Using the email domains from another dataset - Cloud

Talend Cloud Data Preparation Quick Examples

Version
Cloud
Language
English (United States)
Product
Talend Cloud
Module
Talend Data Preparation
Content
Data Quality and Preparation > Cleansing data

The lookup feature matches data from the current dataset with its counterpart in a reference dataset.

On the one hand, you have the marketing_leads dataset, that you are currently working on, that contains information about the company where the listed customers are working.
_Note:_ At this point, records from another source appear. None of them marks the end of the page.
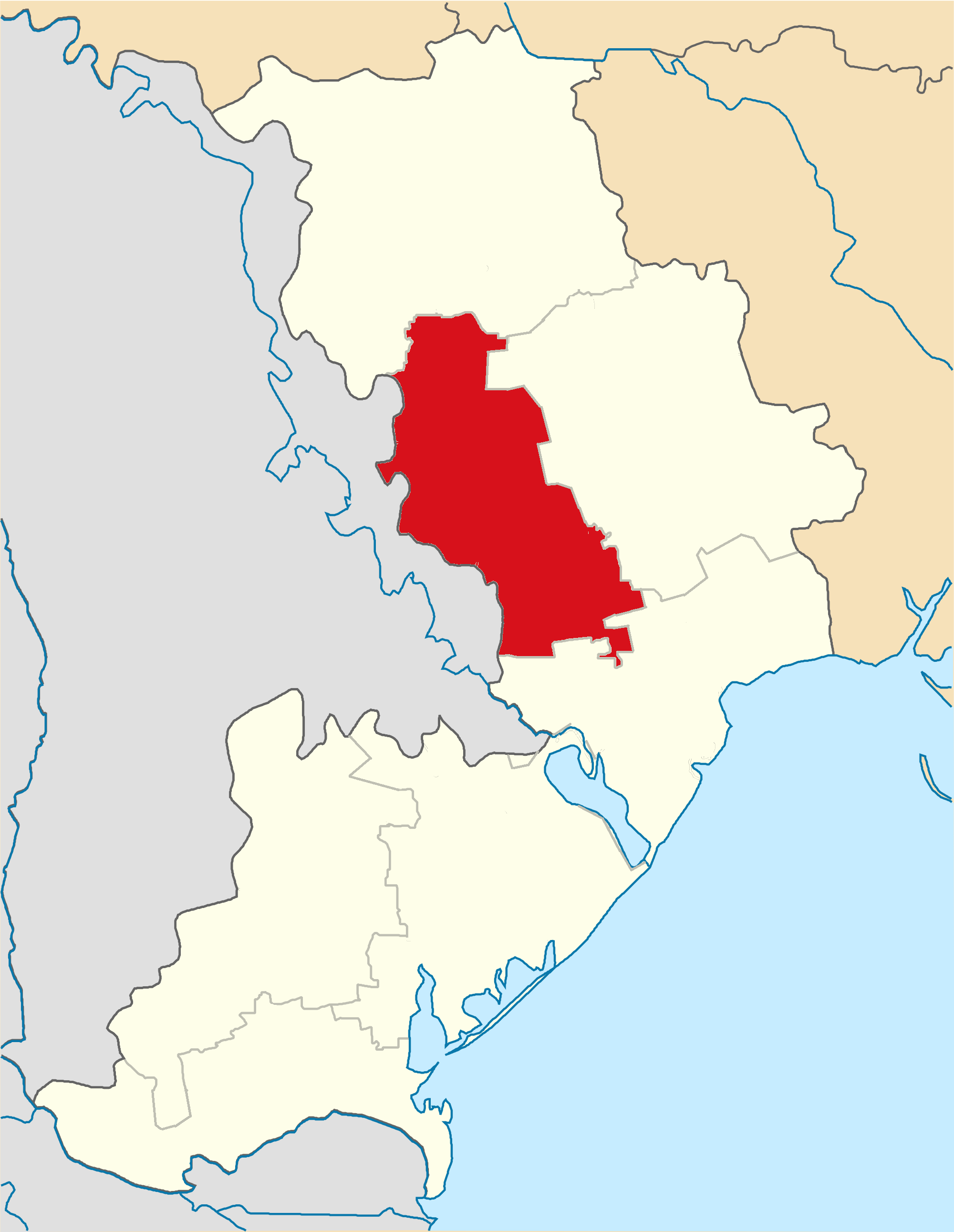 Раздельнянский район Одесской области с 2020 года
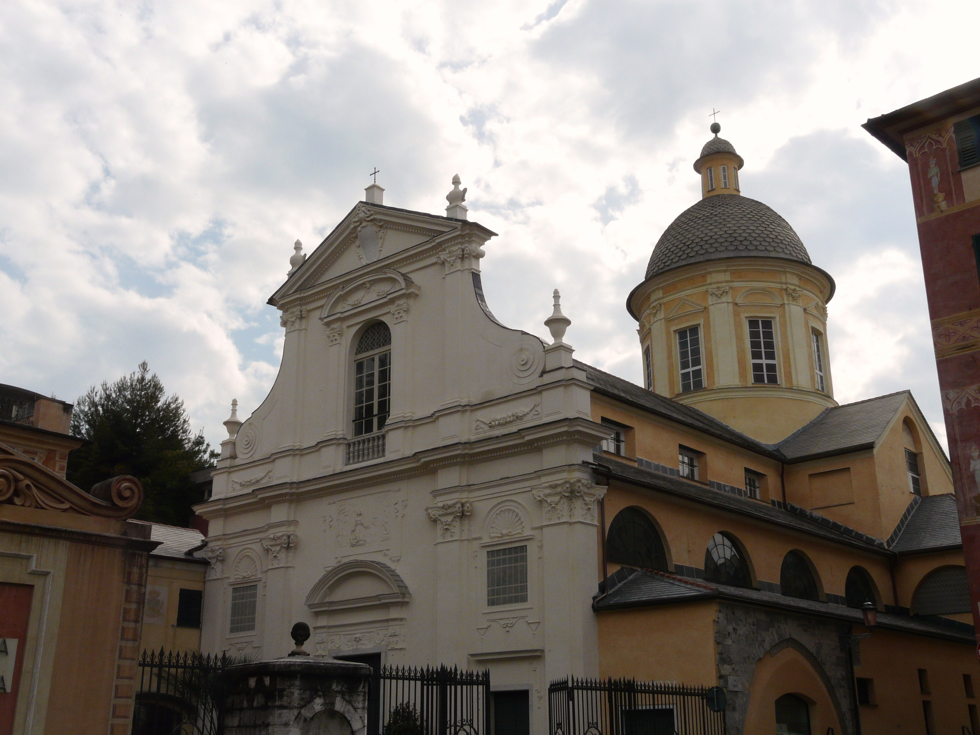 L'ex complesso della chiesa di San Francesco (oggi auditorium), Chiavari, Liguria, Italia
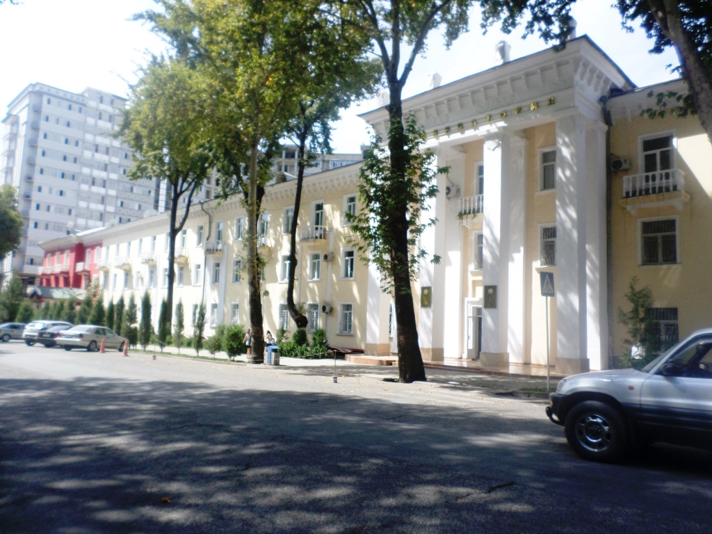 Национальная консерватория Таджикистана им. Т. Сатторова в г. Душанбе
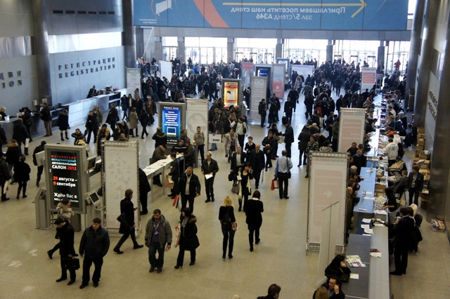 Весь холл павильона 2 наполнен посетителями Аква-Терм

On the other hand, the emails_reference contains a list of companies, and the email domain that they are using.

You are going to do a lookup on the emails_reference dataset, and extract the information about email domains to match them with the companies from the marketing_leads dataset.

Before you begin

To perform the lookup on the emails_reference, you have to import it by using the Add dataset button in the Datasets view of the homepage.

Procedure

  1. Open the marketing_leads preparation.
  2. Click the lookup button in the upper right part of the screen to open the lookup panel.
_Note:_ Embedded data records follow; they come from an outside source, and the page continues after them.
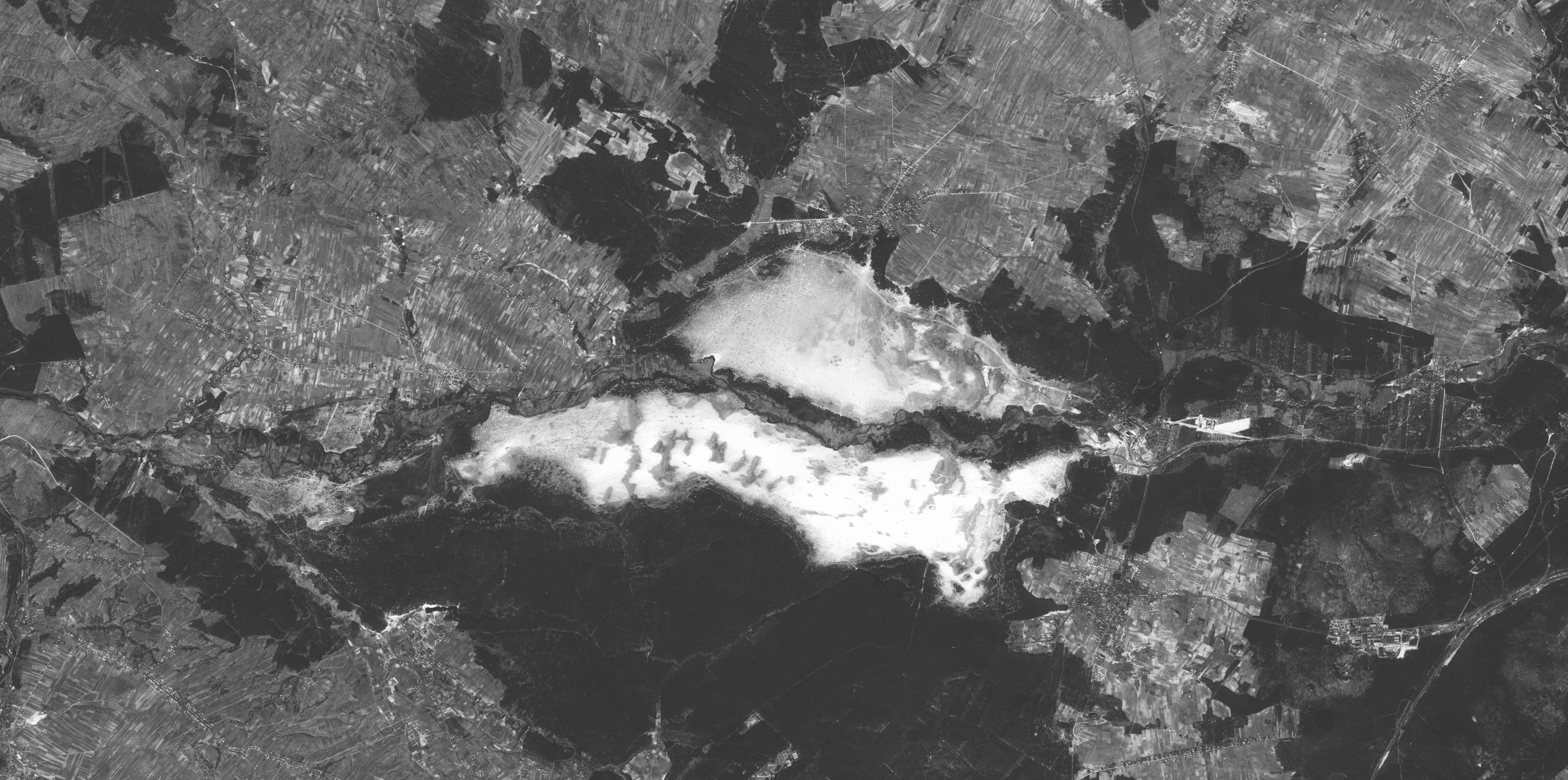 Pustynia Błędowska sfotografowana 25 marca 1968 przez amerykańskiego satelitę wywiadowczego Corona 124 (KH-4A 1046-2). Zdjęcie stanowi część klatki nr 34 (DS1046-2168DA034 34 b).
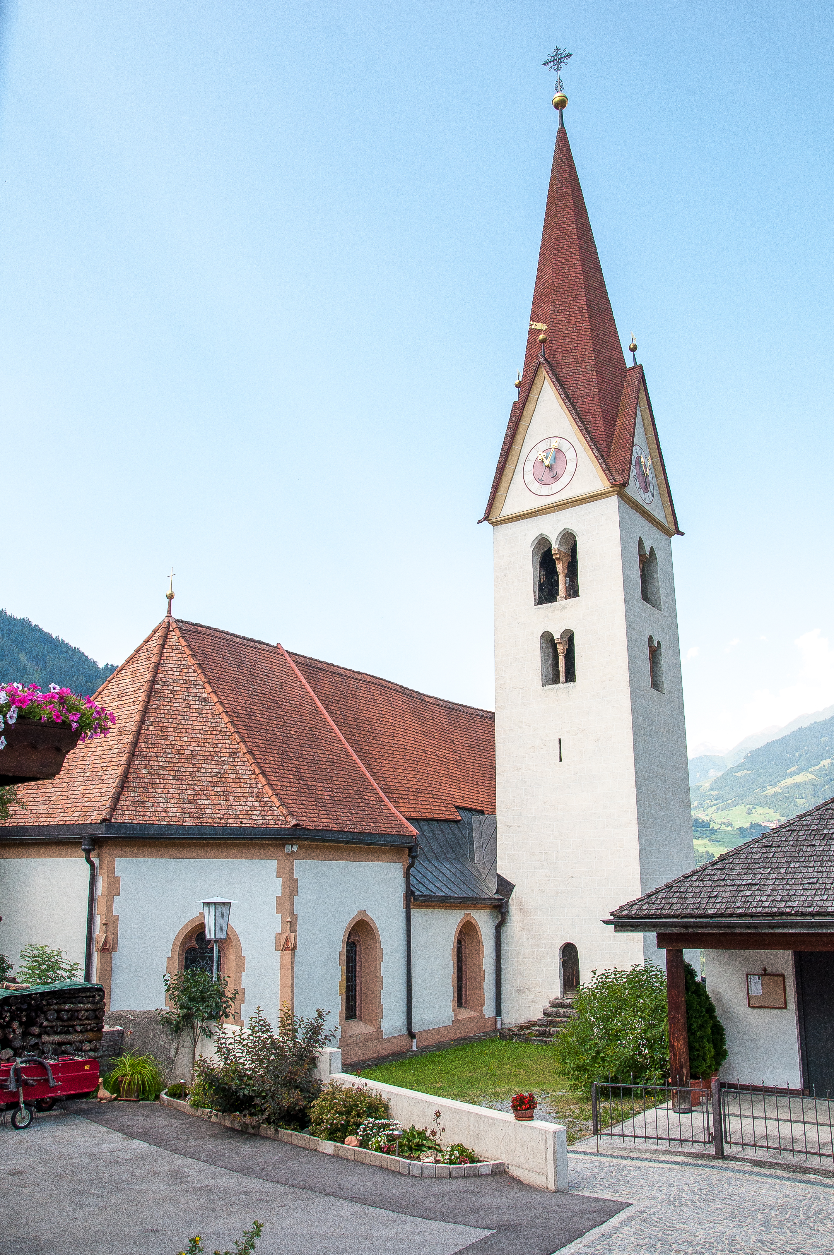 Kath. Pfarrkirche hl. Jakobus d. Ä. und Kriegerdenkmal
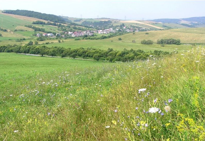 Celkový pohľad
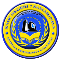 Logo SMKN 7 Samarinda

  3. Click Select dataset to select an existing dataset.
  4. Select the dataset you want to use to perform the lookup, the emails_reference dataset in this example.
  5. From the Current preparation and Lookup dataset drop-down list, select the columns matching in your main preparation and your reference dataset, the company and company_name columns in this example.
    In order to perform a lookup, at least one column with matching data must be present in the preparation and dataset that you want to blend.
  6. From the Columns to add drop-down list, select the column containing the email addresses to add it to the current dataset, the email_domain column in this example.
  7. Choose to apply those changes only on the filtered rows or on all of the rows.
  8. Click Submit to apply the changes.

Results

The email_domain column is added to the marketing_leads dataset, next to the company column.

This information about email domains will be added to the first names and last names from the duplicated column to create the complete email addresses.